Strip out the pictures and output each remaining line of the data word for word.

■ **Supplied information**:
┌──

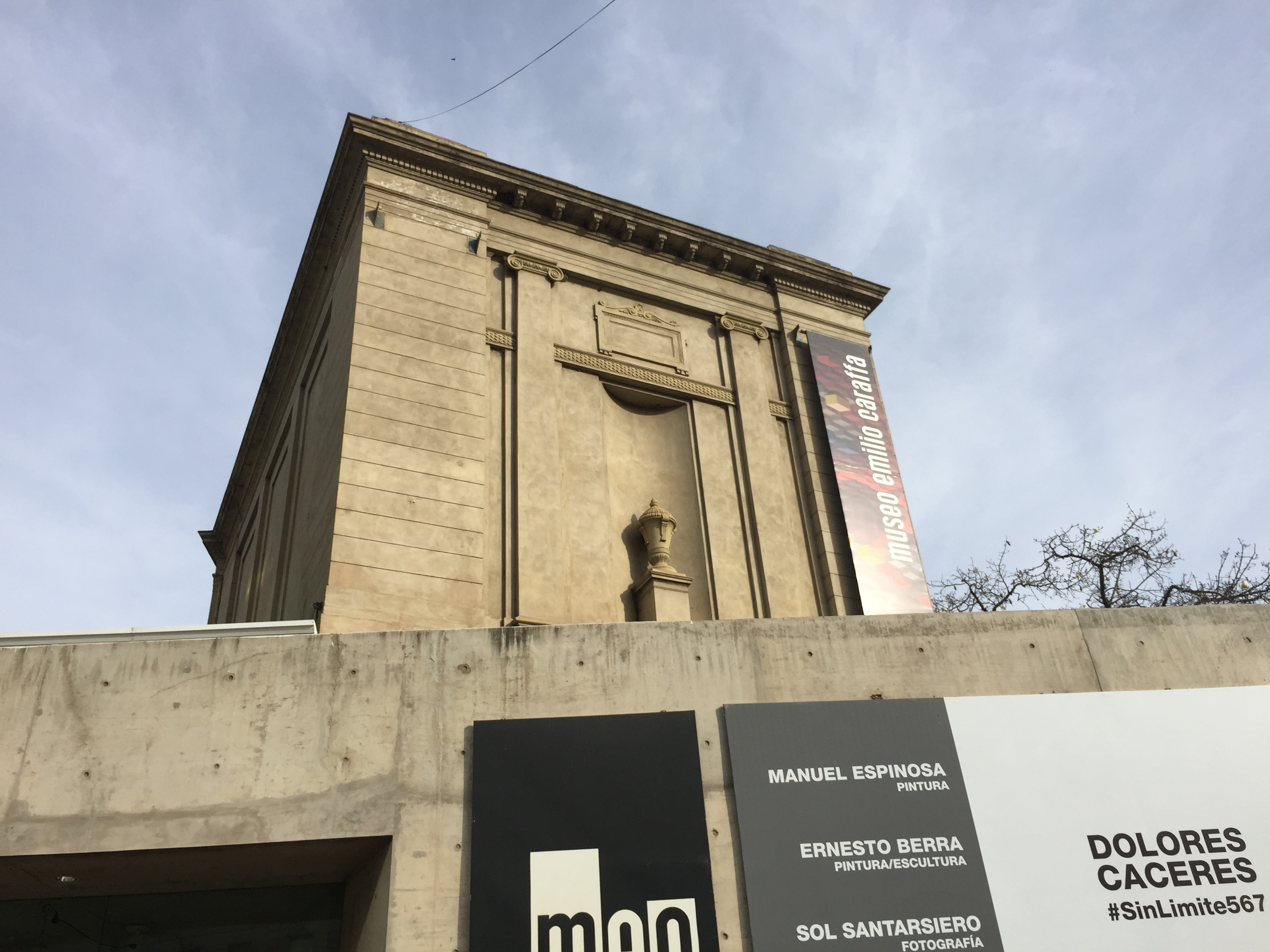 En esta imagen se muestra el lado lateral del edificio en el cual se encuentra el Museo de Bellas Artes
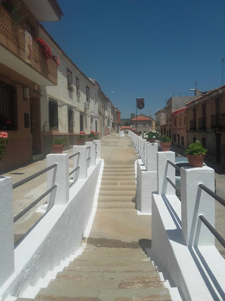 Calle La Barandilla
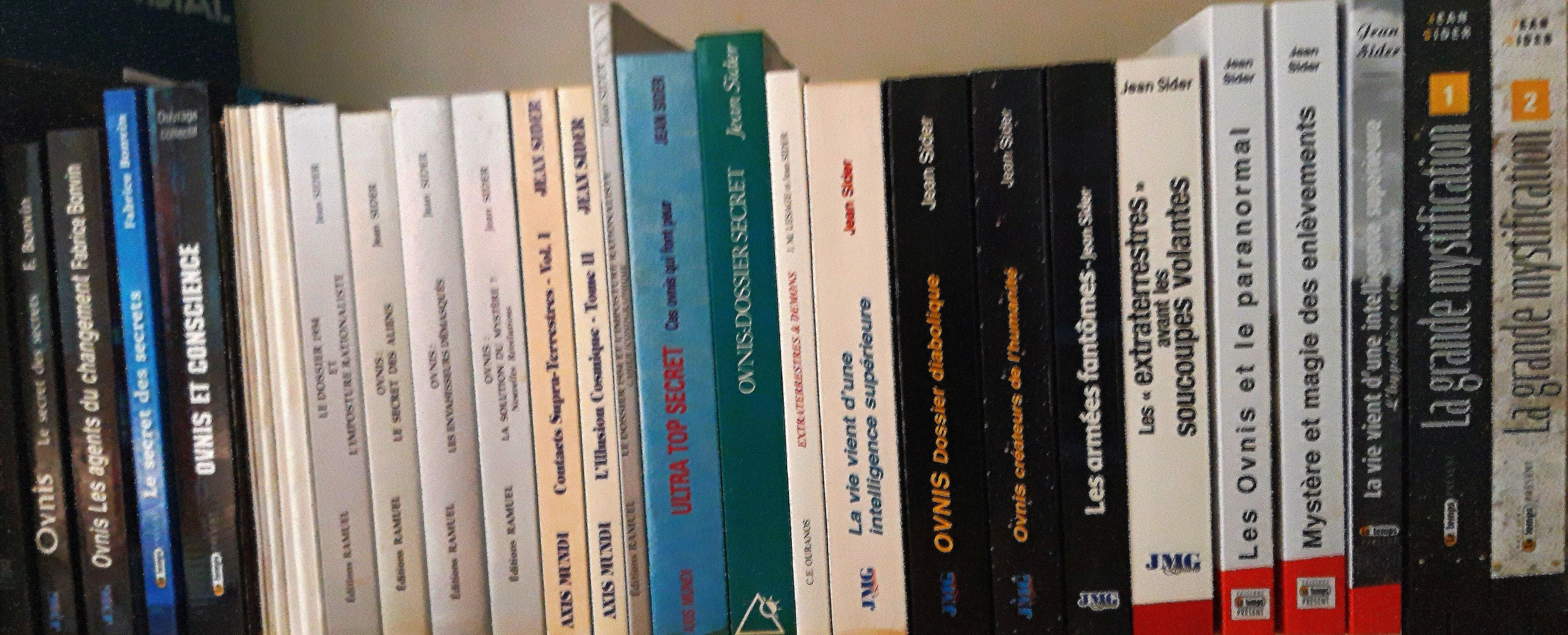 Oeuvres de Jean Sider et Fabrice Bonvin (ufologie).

└──

■ **Solution to this problem**:
 En esta imagen se muestra el lado lateral del edificio en el cual se encuentra el Museo de Bellas Artes
 Calle La Barandilla
 Oeuvres de Jean Sider et Fabrice Bonvin (ufologie).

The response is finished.